Water In The Ground|
Some water underlies the Earth's surface almost everywhere, beneath hills, mountains, plains, and deserts. It is not always accessible, or fresh enough for use without treatment, and it's sometimes difficult to locate or to measure and describe. This water may occur close to the land surface, as in a marsh, or it may lie many hundreds of feet below the surface, as in some arid areas of the West. Water at very shallow depths might be just a few hours old; at moderate depth, it may be 100 years old; and at great depth or after having flowed long distances from places of entry, water may be several thousands of years old.
Ground water is stored in, and moves slowly through, moderately to highly permeable rocks called aquifers. The word aquifer comes from the two Latin words, aqua, or water, and ferre, to bear or carry. Aquifers literally carry water underground. An aquifer may be a layer of gravel or sand, a layer of sandstone or cavernous limestone, a rubbly top or base of lava flows, or even a large body of massive rock, such as fractured granite, that has sizable openings. In terms of storage at any one instant in time, ground water is the largest single supply of fresh water available for use by humans.
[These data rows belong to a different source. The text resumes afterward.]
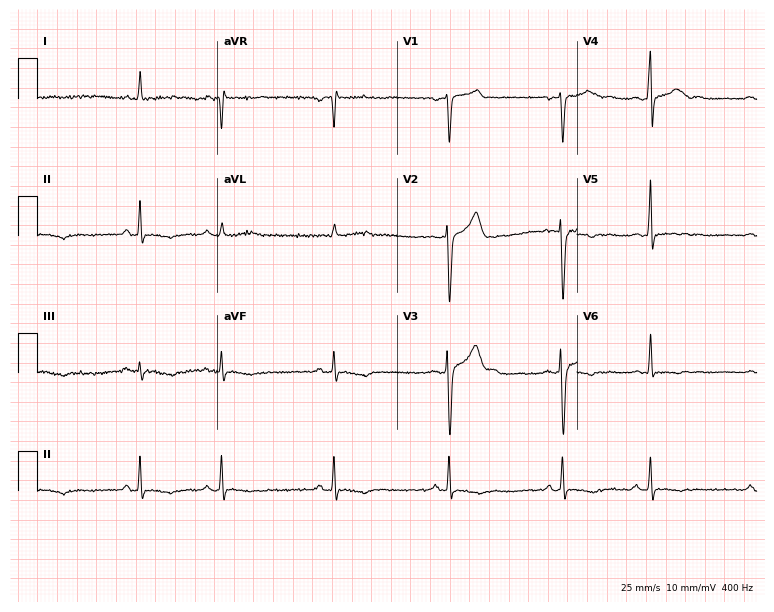
12-lead ECG from a 61-year-old male patient (7.3-second recording at 400 Hz). No first-degree AV block, right bundle branch block, left bundle branch block, sinus bradycardia, atrial fibrillation or sinus tachycardia recorded for this tracing.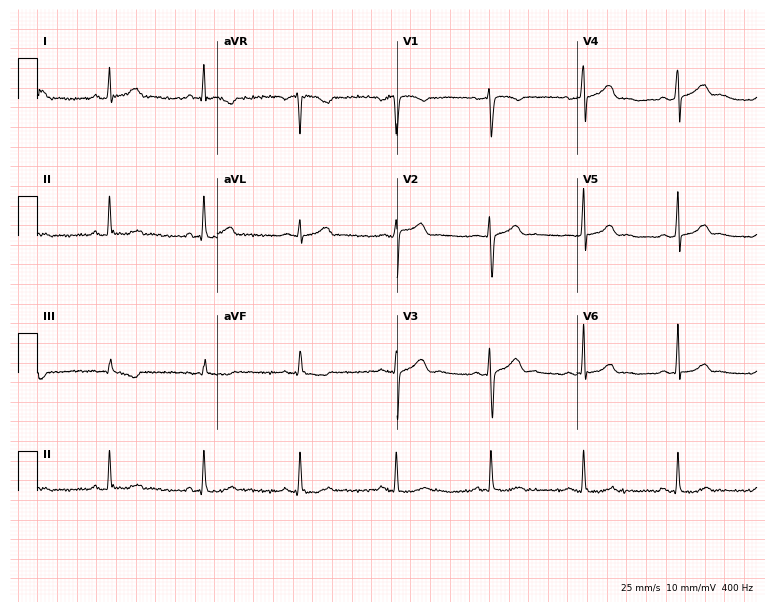
Standard 12-lead ECG recorded from a 38-year-old male. None of these six findings is recorded: first-degree AV block, right bundle branch block (RBBB), left bundle branch block (LBBB), sinus bradycardia, atrial fibrillation (AF), sinus tachycardia. Only these six findings were labelled.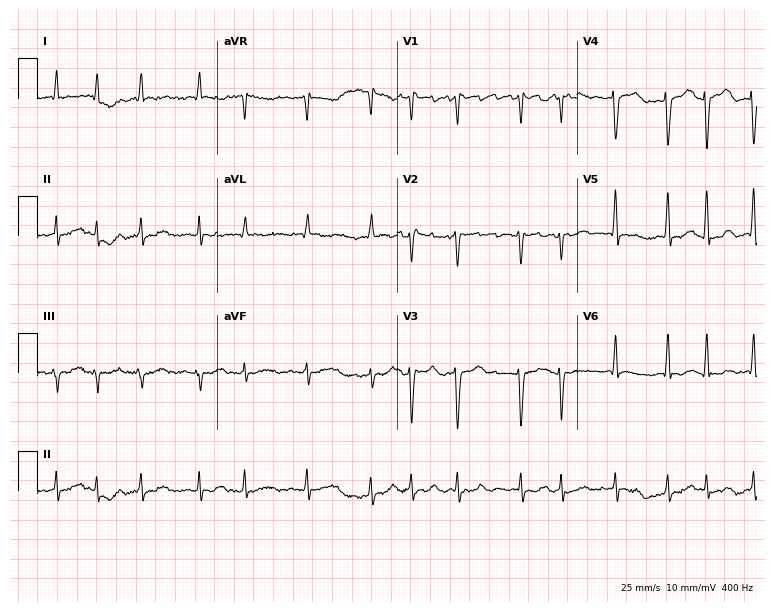
ECG (7.3-second recording at 400 Hz) — a female patient, 75 years old. Findings include atrial fibrillation (AF).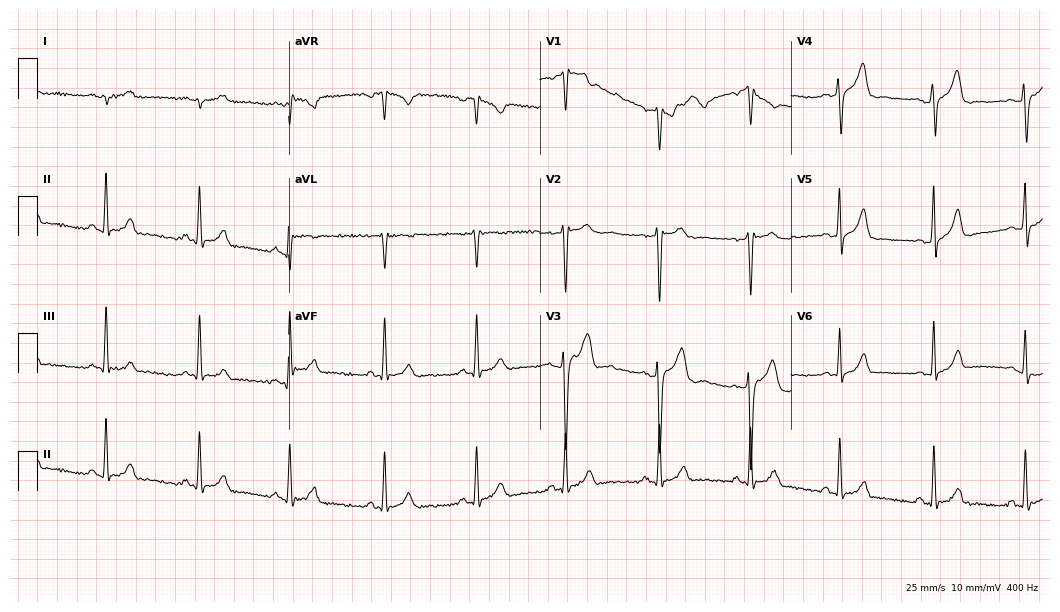
Electrocardiogram (10.2-second recording at 400 Hz), a 30-year-old male. Of the six screened findings (first-degree AV block, right bundle branch block (RBBB), left bundle branch block (LBBB), sinus bradycardia, atrial fibrillation (AF), sinus tachycardia), none is recorded.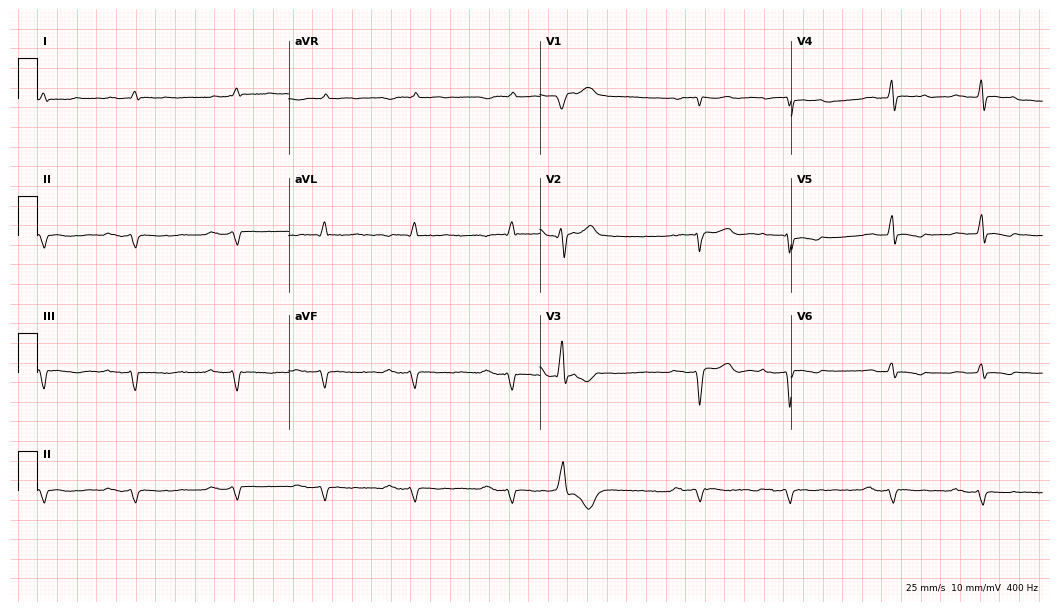
Resting 12-lead electrocardiogram (10.2-second recording at 400 Hz). Patient: a man, 66 years old. The tracing shows first-degree AV block.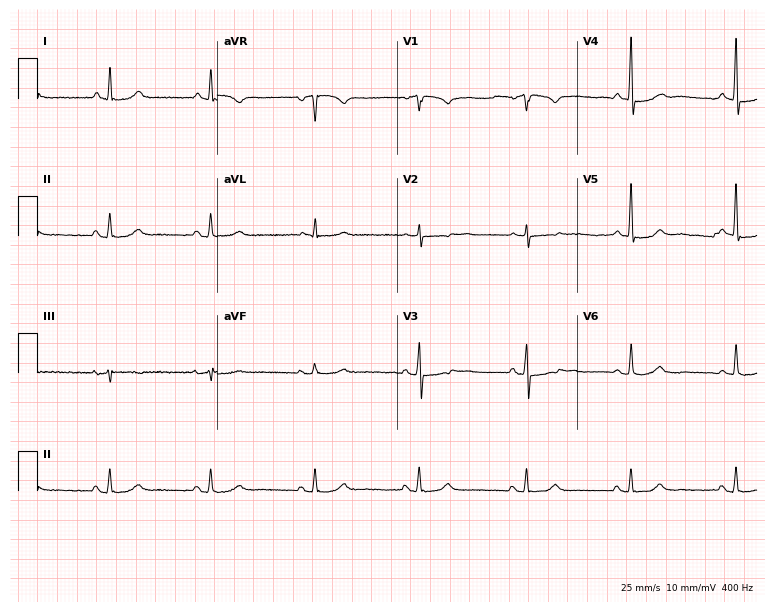
Electrocardiogram (7.3-second recording at 400 Hz), a male patient, 65 years old. Overall reading on record: normal ECG.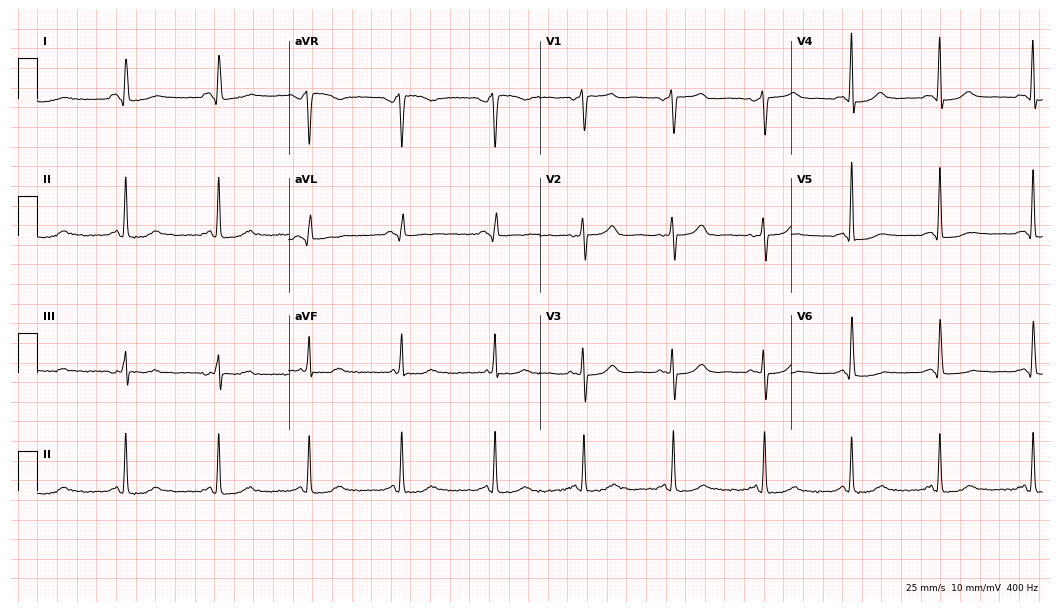
12-lead ECG (10.2-second recording at 400 Hz) from a female, 60 years old. Screened for six findings — first-degree AV block, right bundle branch block, left bundle branch block, sinus bradycardia, atrial fibrillation, sinus tachycardia — none is recorded. Findings outside these six are not listed.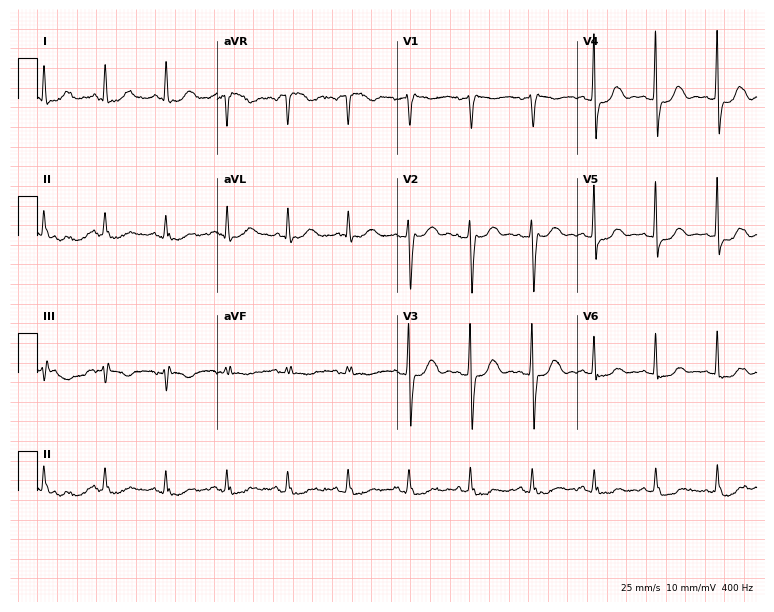
ECG (7.3-second recording at 400 Hz) — a 66-year-old female. Screened for six findings — first-degree AV block, right bundle branch block (RBBB), left bundle branch block (LBBB), sinus bradycardia, atrial fibrillation (AF), sinus tachycardia — none is recorded.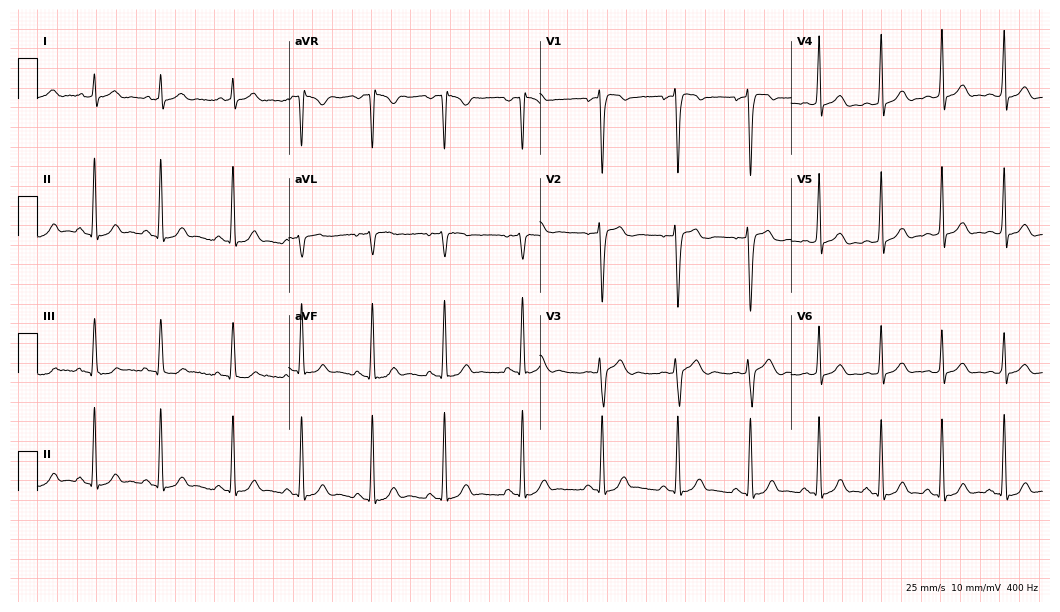
12-lead ECG from a 17-year-old male patient. No first-degree AV block, right bundle branch block, left bundle branch block, sinus bradycardia, atrial fibrillation or sinus tachycardia recorded for this tracing. Findings outside these six are not listed.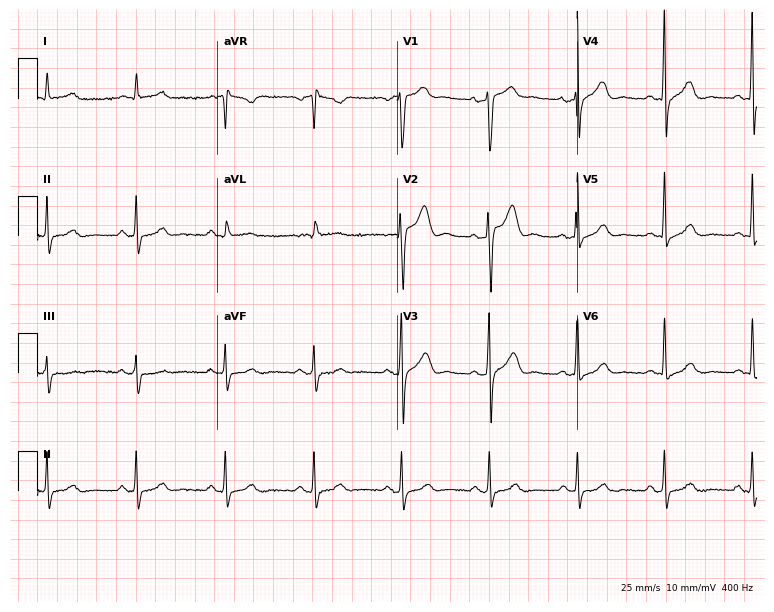
Electrocardiogram, a 44-year-old man. Overall reading on record: normal ECG.

An estimated one million cubic miles of the world's ground water is stored within one-half mile of the land surface. Only a fraction of this reservoir of ground water, however, can be practicably tapped and made available on a perennial basis through wells and springs. The amount of ground water in storage is more than 30 times greater than the nearly 30,000 cubic-miles volume in all the fresh-water lakes and more than the 300 cubic miles of water in all the world's streams at any given time.